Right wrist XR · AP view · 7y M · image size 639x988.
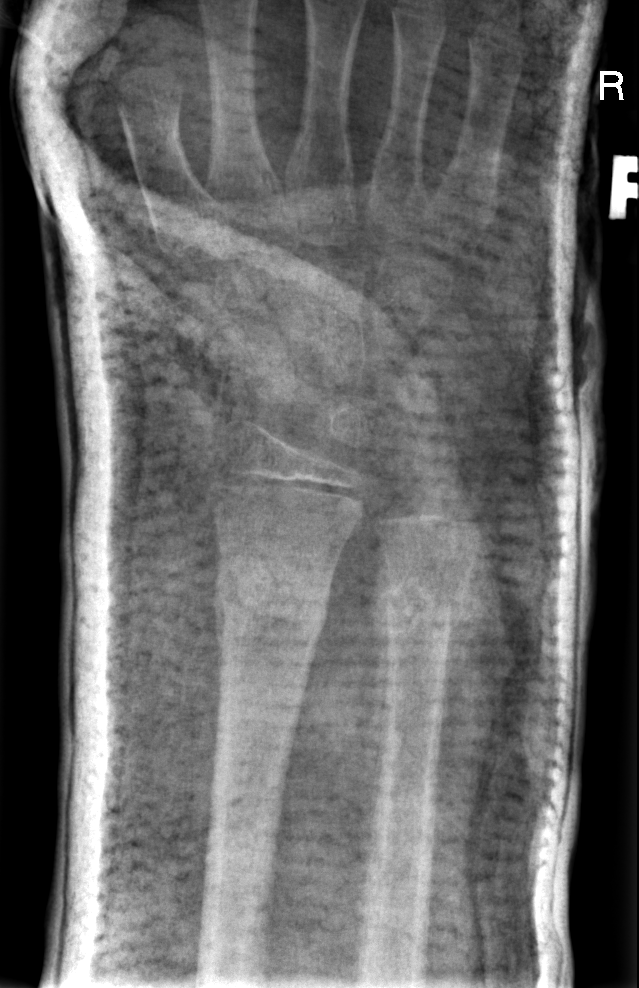

Findings: (coordinates are [x1, y1, x2, y2] in image pixels) Fx identified at (left=209, top=549, right=335, bottom=645); (left=374, top=571, right=468, bottom=649).
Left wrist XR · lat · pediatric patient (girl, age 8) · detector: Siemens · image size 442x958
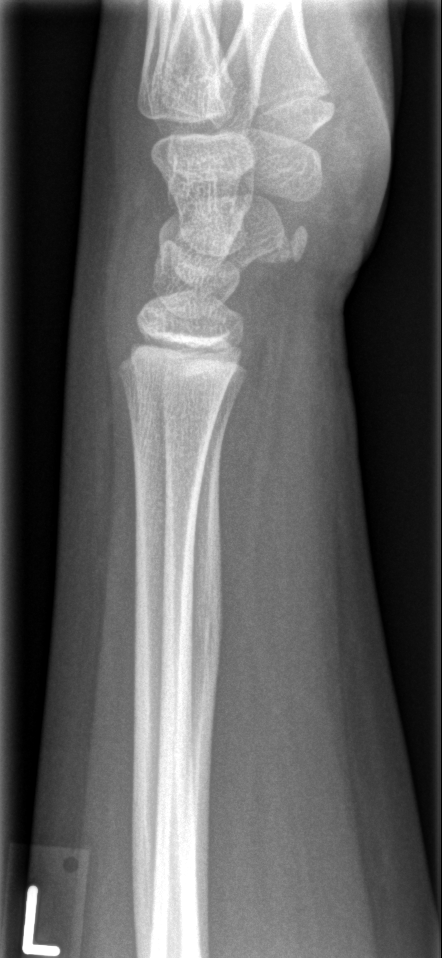
Q: Fracture present?
A: Fracture: none labeled
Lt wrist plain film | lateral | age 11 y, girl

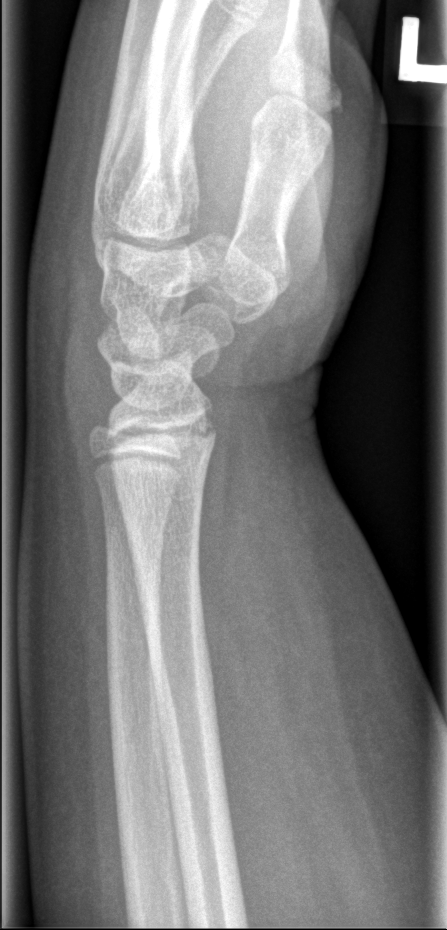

= = =

Look above for every line with the word "Fracture" and copy it.

Q: Fracture present?
A: Fracture: none labeled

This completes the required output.